Nella veduta sono ben riconoscibili la torre di Palazzo Vecchio, la cupola di Santa Maria del Fiore col campanile di Giotto, il Bargello, il campanile della Badia fiorentina. Due misteriose figurine minuziosamente delineate si stagliano nella lontananza, dietro il giglio sorretto dall’Angelo in primo piano. Un’opera preziosa e commovente, che il restauro ha finalmente restituito all’esposizione, migliorandone la stabilità e consentendo di tornarne ad apprezzare tutte le finezze.

Il Restauro

Gli interventi precedenti Una prima notizia risale al gennaio 1822, quando viene dato a Raffaele Trapani il compito di “rincollargli le tre tavolette che presentano il quadro e fortificarle dal di dietro con pezzi di legno” (ASMAN, XXI B7, 13). È questo probabilmente l’intervento testimoniato dalla foto realizzata prima del restauro nel 1957, quando Bruno Molajoli affida l’opera alle cure dell’Istituto Centrale del Restauro.

Nella foto si vedono tre traverse di sostegno fisse e grossolane ‘farfalle’ inserite controfibra per giuntare le assi che possiamo far risalire al restauro di Trapani. Si osserva anche un telaio perimetrale – applicato al supporto assottigliandolo in corrispondenza per livellare le superfici di appoggio – da far risalire forse a un restauro ancora precedente. Fori da insetti xilofagi con stuccature stese per colmarle e per risarcire alla meno peggio le assi disgiunte testimoniano le condizioni critiche in cui si trovava l’opera, che nelle altre foto di documentazione dell’archivio ICR si desume molto compromessa da vernici e ridipinture anche nella superficie pittorica.

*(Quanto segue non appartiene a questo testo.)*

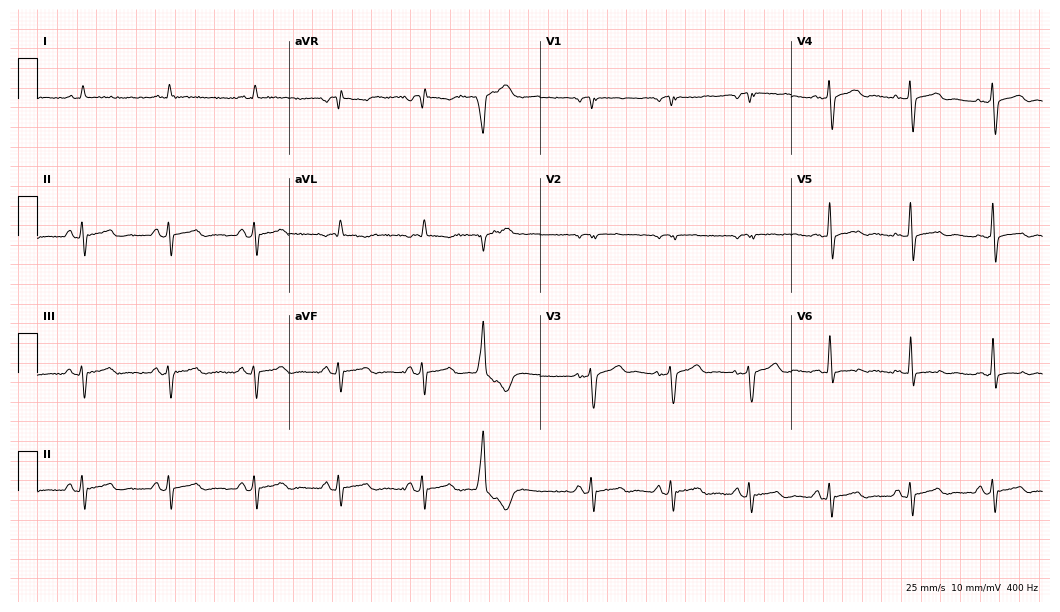
12-lead ECG from a 69-year-old male patient. No first-degree AV block, right bundle branch block (RBBB), left bundle branch block (LBBB), sinus bradycardia, atrial fibrillation (AF) or sinus tachycardia recorded for this tracing.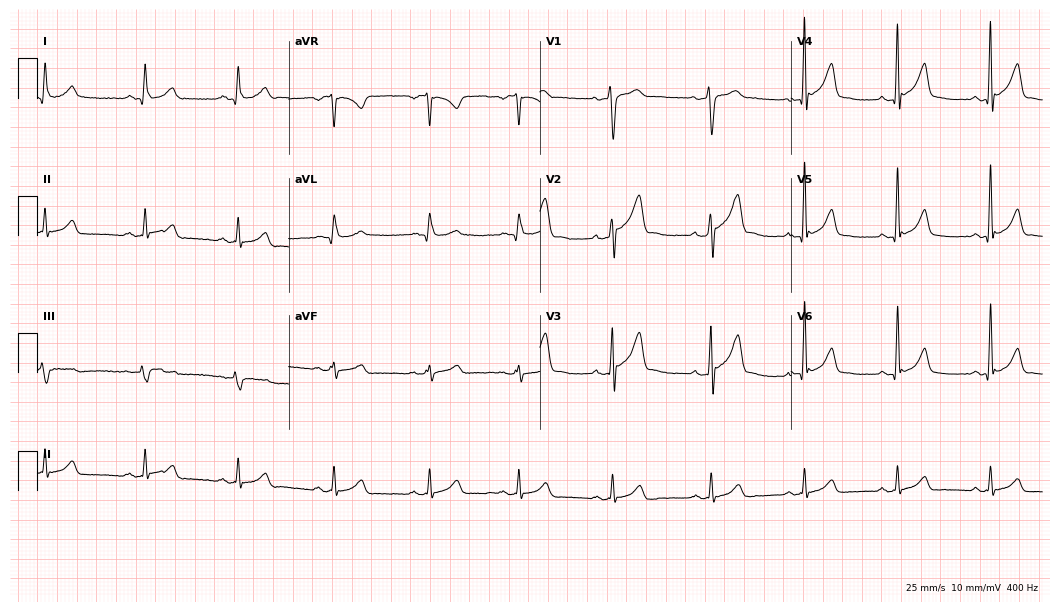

L’intervento realizzato sul supporto presso l’ICR, allora diretto da Cesare Brandi, era per l’epoca molto innovativo e si basava sugli studi che andava conducendo presso l’Istituto Roberto Carità. Il sistema era improntato all’esigenza di alleggerire il più possibile la nuova struttura di sostegno da applicare, utilizzando ponticelli in legno incollati al supporto e traverse in alluminio. In quella occasione la superficie del supporto era stata assottigliata per renderne il livello uniforme e consentire l’applicazione degli elementi metallici perfettamente piani. Anche questa struttura si è rivelata col tempo poco idonea a garantire stabilità al supporto, poiché risultava sempre troppo rigida e vincolante, contrastando così i naturali movimenti del legno in seguito alle variazioni di temperatura e umidità. Dopo il restauro del supporto, nel 1957 l’opera era stata restituita dall’ICR al museo senza provvedere a un intervento sulla superficie pittorica. La decisione molto probabilmente era conseguente alla necessità di esporre il dipinto di Filippino fra i capolavori della pinacoteca nell’inaugurazione del nuovo museo di Capodimonte il 5 maggio 1957. Nell’archivio ICR è infatti conservata una lettera di Brandi a Molajoli datata 26 aprile 1957, con cui il direttore dell’Istituto riconsegna il dipinto “molto a malincuore” e si mostra preoccupato delle condizioni poco presentabili in cui si trova l’opera, la cui superficie “si presenta ora con le commettiture allo scoperto, dato che per raddrizzare la tavola bisognava liberarla dagli stucchi e dai rinzaffi”. Chiede pertanto di “fare eseguire subito a Angelini delle stuccature provvisorie campite in tinta neutra, ma in modo che risulti chiaro per tutti che il restauro è ancora in corso”. Qualche anno dopo, l’intervento sulla superficie pittorica – pulitura generale, rimozione delle vecchie vernici e dei restauri alterati, stuccatura e integrazione pittorica – sarebbe stato affidato a Ruggero Nannicini, che lo avrebbe realizzato entro il 1965 (Archivio Storico Capodimonte). L’intervento è testimoniato anche dalla ricca documentazione fotografica dell’epoca conservata nella fototeca di Sant’Elmo.